Des examens plus approfondis furent menés au siècle suivant. En 1981, l’évéché de Cologne s’adressa à un spécialiste des tissus antiques, le professeur Daniel de Jonghe, du musée royal d’art et d’histoire de Bruxelles. On lui confia l’examen détaillé de la toile qui entourait les reliques. Cette analyse s’avéra fort instructive.
L’étoffe est composée de fils de soie de Chine croisés avec des fils d’or. Elle est teinte avec de la pourpre, un colorant hautement précieux extrait de coquillages, et en l’occurence cette pourpre provient de la région de Tyr. Par analogie avec un autre tissu rigoureusement identique trouvé à Palmyre dans un édifice occupé entre 103 et 272, on a pu conclure qu’elle fut confectionnée entre le Ier et le IIIème siècles de notre ère.
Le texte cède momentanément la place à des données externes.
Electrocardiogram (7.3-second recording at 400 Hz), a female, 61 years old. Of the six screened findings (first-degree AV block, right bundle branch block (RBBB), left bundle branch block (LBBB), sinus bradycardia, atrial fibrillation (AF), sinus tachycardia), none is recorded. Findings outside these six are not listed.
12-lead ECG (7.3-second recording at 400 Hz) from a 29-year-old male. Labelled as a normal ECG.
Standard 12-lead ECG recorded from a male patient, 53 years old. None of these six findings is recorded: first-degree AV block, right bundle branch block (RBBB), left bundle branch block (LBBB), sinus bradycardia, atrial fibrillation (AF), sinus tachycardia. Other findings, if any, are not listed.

Des lambeaux de vêtements trouvés sur les ossements furent également analysés. Ce sont des étoffes précieuses qui relèvent de trois fabrications différentes : deux sont en tissu damassé et un en taffetas. Toutes viennent du Proche-Orient et datent aussi de l’Antiquité tardive. Ces résultats sont cohérents avec ce que l’on sait de l’histoire de ces objets, s’il est exact qu’ils remontent à l’époque romaine.
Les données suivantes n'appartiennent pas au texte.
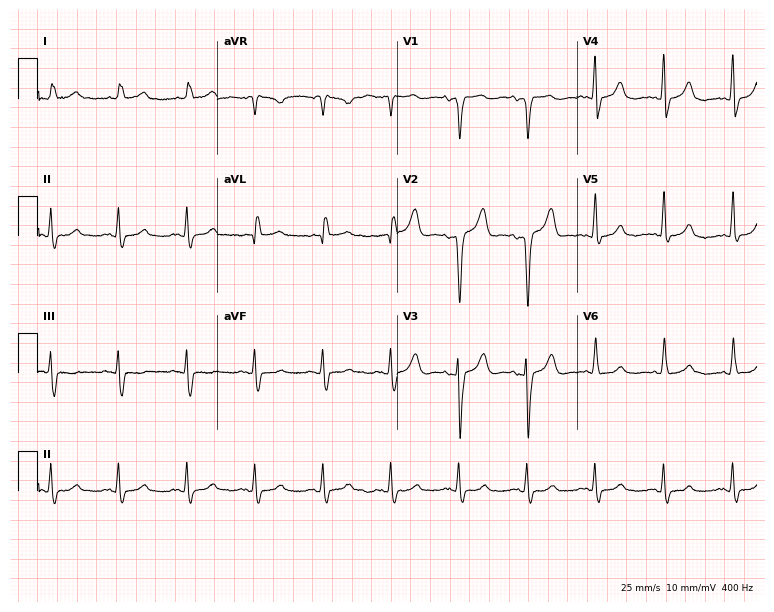
Standard 12-lead ECG recorded from a woman, 83 years old. Read as a normal ECG.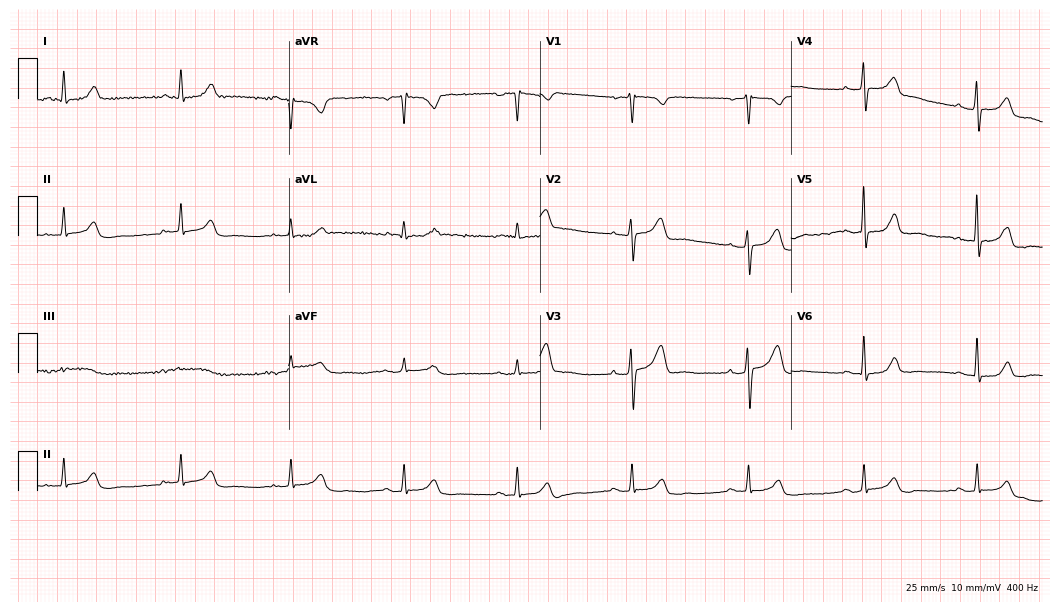
ECG — a 76-year-old female patient. Labelled as a normal ECG.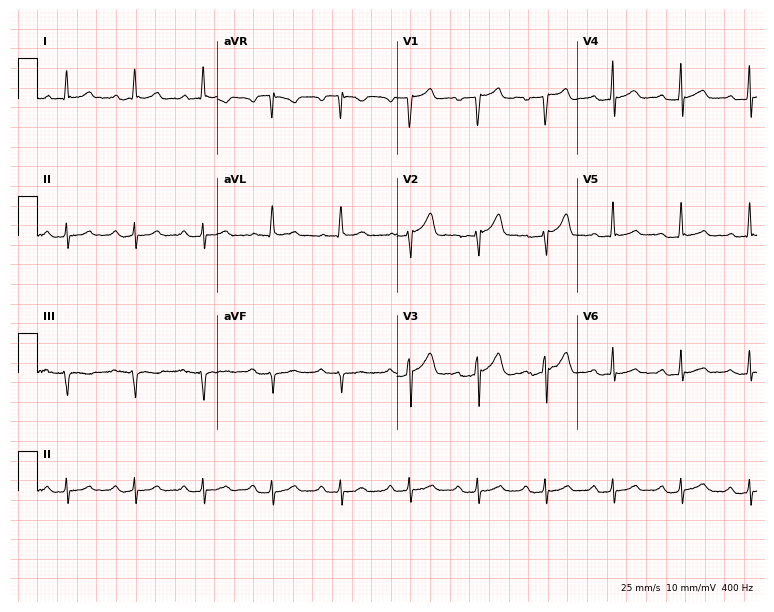
Electrocardiogram, a male, 52 years old. Overall reading on record: normal ECG.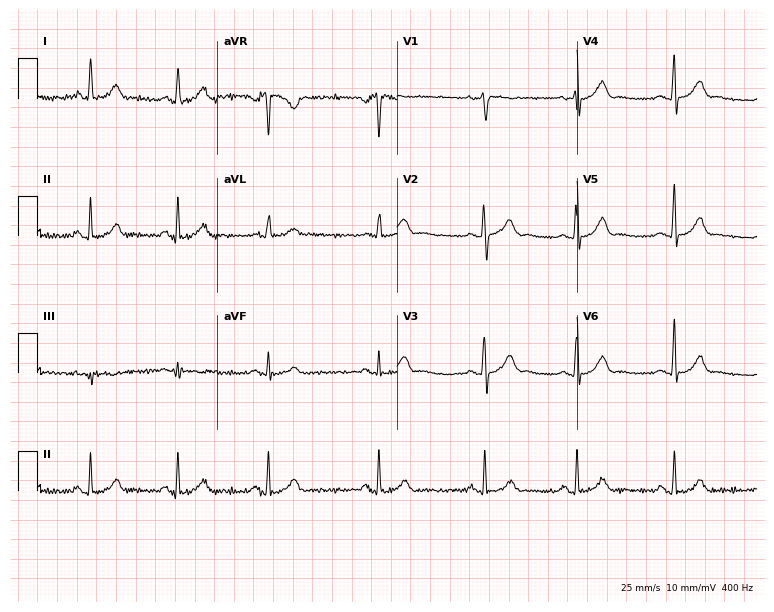
Standard 12-lead ECG recorded from a 28-year-old male. Read as a normal ECG.

L’histoire des rois mages occupe une grande place dans la tradition chrétienne occidentale. Dans les premiers siècles de notre ère, la piété et la spiritualité occidentales n’ont pas attendu les analyses scientifiques pour compléter le thème des mages. L’écrivain Tertullien (160-225) leur a donné pour la première fois le titre de rois. Le théologien Origène (185-252) estima leur nombre à trois, pour qu’il corresponde aux trois présents offerts à l’Enfant-Jésus (Mt. 2, 11). Plus tard, à partir du VIème siècle, apparaissent les noms propres qui leur furent attribués : Gaspar, Balthazar, Melchior.
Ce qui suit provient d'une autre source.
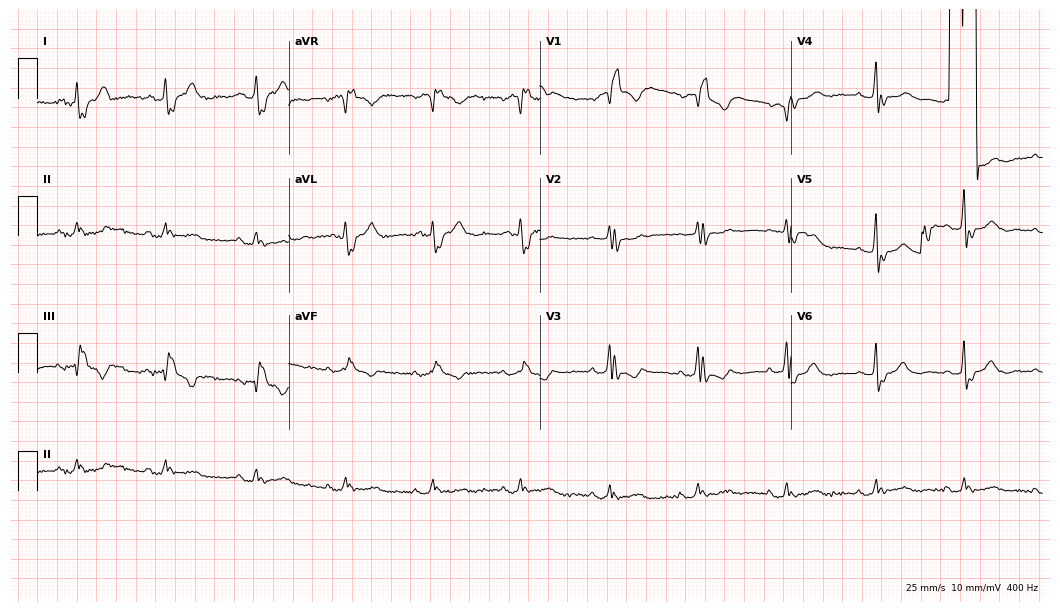
ECG (10.2-second recording at 400 Hz) — an 85-year-old female. Screened for six findings — first-degree AV block, right bundle branch block, left bundle branch block, sinus bradycardia, atrial fibrillation, sinus tachycardia — none is recorded. Only these six findings were labelled.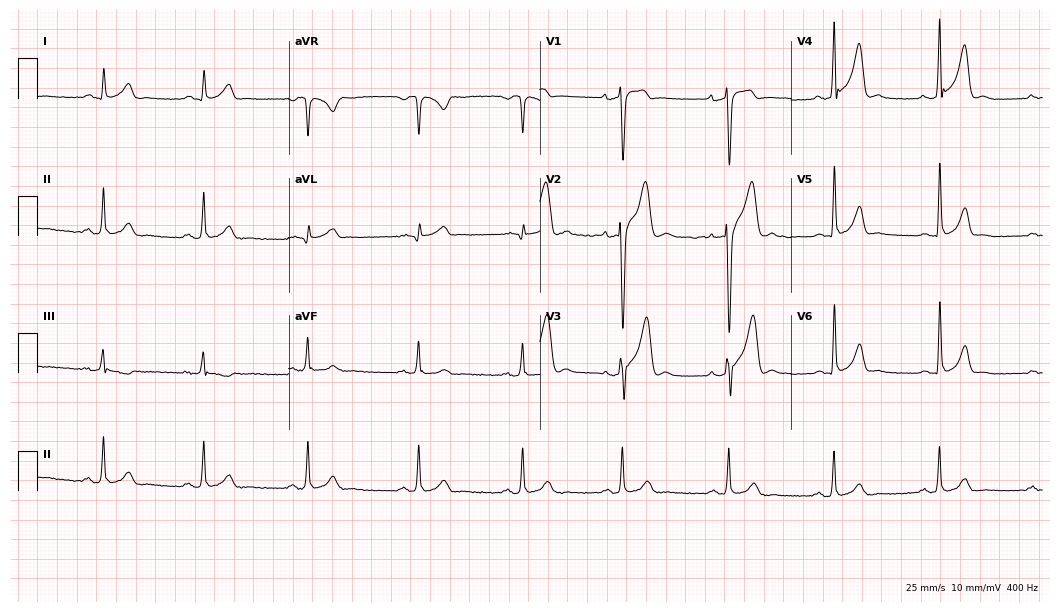
Standard 12-lead ECG recorded from a 46-year-old male patient. None of these six findings is recorded: first-degree AV block, right bundle branch block, left bundle branch block, sinus bradycardia, atrial fibrillation, sinus tachycardia.

La manière dont les premiers chrétiens se représentaient physiquement les rois mages se traduit dans l’iconographie. L’une des plus anciennes représentations des rois mages est la célèbre mosaïque de l’église Saint-Apollinaire de Ravenne (VIème siècle). On peut y voir les trois hommes avançant à grands pas pour apporter des plats à la Vierge et à l’Enfant. Le détail le plus révélateur est le vêtement qu’ils portent, typique des habits perses de l’époque antique : pantalon, tunique courte avec ceinture, et bonnet phrygien caractéristique des prêtres du dieu Mithra.
D’autres images de ce type sont même encore antérieures à la mosaïque de Ravenne et lui ressemblent beaucoup. La plus ancienne, préservée depuis le IIIème siècle dans la catacombe Sainte Priscille de Rome, est une peinture murale ébauchée en hauteur sur l’arcade d’une voûte. Elle figure trois silhouettes humaines, toujours dans la même position et dans des tons différents. Ces images émouvantes, oeuvres sans doute clandestines réalisées au temps des persécutions contre les chrétiens, nous montrent comment la mémoire des rois mages se transmettait deux cents ans seulement après leur venue à Bethléem.